- Central banks stand ready to pull all triggers to support the economy.
- US April Nonfarm Payroll report to show that the country lost 20 million jobs.
- EUR/USD rally could continue but hardly sustain in time.
The EUR/USD pair trimmed the past two weeks’ losses these last few days, now struggling with the critical 1.1000 threshold. To the usual sentiment-related fluctuation, the market had to deal with Q1 Gross Domestic Product data and central bankers.
As expected, growth figures were smashed by the economic stalemate triggered by the coronavirus pandemic. The US economy contracted by 4.1% in the three months to March and according to preliminary estimates. In the Union, the contraction was of 3.3% in the same period, also worse than anticipated.

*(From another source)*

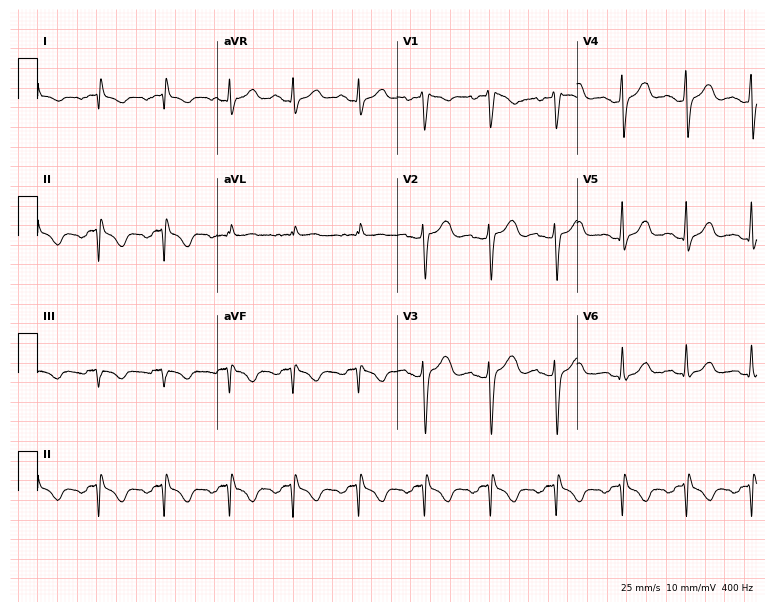
Standard 12-lead ECG recorded from a 48-year-old female patient (7.3-second recording at 400 Hz). None of these six findings is recorded: first-degree AV block, right bundle branch block, left bundle branch block, sinus bradycardia, atrial fibrillation, sinus tachycardia.

The greenback has been under selling pressure ever since the Fed’s announcement mid-week, and while the ECB disappointed investors, the decline continued on the back of soft US data and mounting US-China tensions.
Policymakers focused on keeping economies afloat
Central banks had monetary policy meetings, leaving the current policies unchanged. However, US Federal Reserve chief’s Powell pledged to do “whatever it takes,” to keep the economy afloat. By the end of the week, the central bank expanded access to its Paycheck Protection Program Liquidity Facility to additional lenders and expanded the collateral that can be pledged.
The ECB, on the other hand, made minor twists to its current policy, as it left rates unchanged while easing TLTRO conditions, by reducing interest rates between June 2020 and June 2021. President Lagarde acknowledged the EU is going an unprecedented contraction and that the Union’s GDP may fall between 5%-12% this year, and quite similar to what Powell said, the announced that the "ECB stands ready to adjust all instruments."
Policymakers recognise that the main target today is to keep the economies afloat throughout the pandemic. Outrageous debt levels, inflation, and whatever else will have to wait until the crisis is over. One key economic indicator, however, is being watched around the world. Unemployment figures skyrocketed, particularly in the US.
Employment and trade war
Initial Jobless Claims for the week ended April 24 printed at 3.84M, bringing the total to over 30M since mid-March when the lockdowns began in most economies and some US states.
Meanwhile, US President Trump has threatened China with more tariffs, accusing the country from miss-handling the coronavirus outbreak. The pandemic has taken over 230,000 lives around the world. Most European countries and some US states are easing their lockdowns, but stand ready to go back to stricter measures if the curves start rising again.
Economies are meant to keep struggling with the current conditions for some more weeks. The light is not yet clear at the end of the tunnel, although several countries are rushing vaccines’ tests and Gilead reported a positive outcome of a trial of its drug remdesivir. In the best-case scenario, however, a vaccine could be ready for September.
Back to employment, the US will publish the Nonfarm Payroll report next week. The record levels of unemployment hint the country could have lost 20 million jobs in April, while the unemployment rate is seen up to 14%. Ahead of the event, the ADP survey on private jobs’ creation is seen printing -13M. For once, the fact that the numbers are being widely anticipated, it does not mean it would be fully priced in.
The EU macroeconomic calendar will be quite scarce, as it will include Markit revisions of April PMIs and March Retail Sales, seen down monthly basis by 10% and by 12% when compared to a year earlier.
EUR/USD technical outlook
The EUR/USD pair is trading a few pips above the 1.1000 level, its highest in a month. The bullish case could become stronger if the pair finished the week above the psychological threshold. Meanwhile, the weekly chart shows that it’s battling with a mild-bearish 20 SMA, while the 100 SMA continues to extend its decline below the 200 SMA, both above the shorter one. Technical indicators have recovered, but are currently dealing with their midlines, lacking enough momentum to confirm additional gains ahead.
In the daily chart, the pair seems poised to extend its advance, challenging a bearish 100 SMA and with the 200 SMA a handful of pips above the current level. Technical indicators have entered positive levels, maintaining their strength upward at their highest in over a month. The 1.1040/50 area comes as the immediate resistance, followed by 1.1120 and 1.1160. Supports, on the other hand, are located at 1.0920 and the 1.0860 region, while below this last 1.0790 comes next.
EUR/USD sentiment poll
The FXStreet Forecast Poll is showing that speculative interest doesn’t believe the ongoing recovery could last long. Bears are a majority in the three time-frame under study, with over 60% of the polled experts willing to sell in the next few weeks. The quarterly perspective shows that most investors are sideways, with bears at 36% and bulls just at 21%. On average, the pair is seen around the 1.0900 level.
The Overview chart reflects the ongoing recovery, as moving averages have turned north. However, they all stand below the current level. Overall, there’s a wide spread of possible targets, which partially distort the averages. Nevertheless and with quite a few exceptions, the pair is not seen far above its current levels in the upcoming weeks.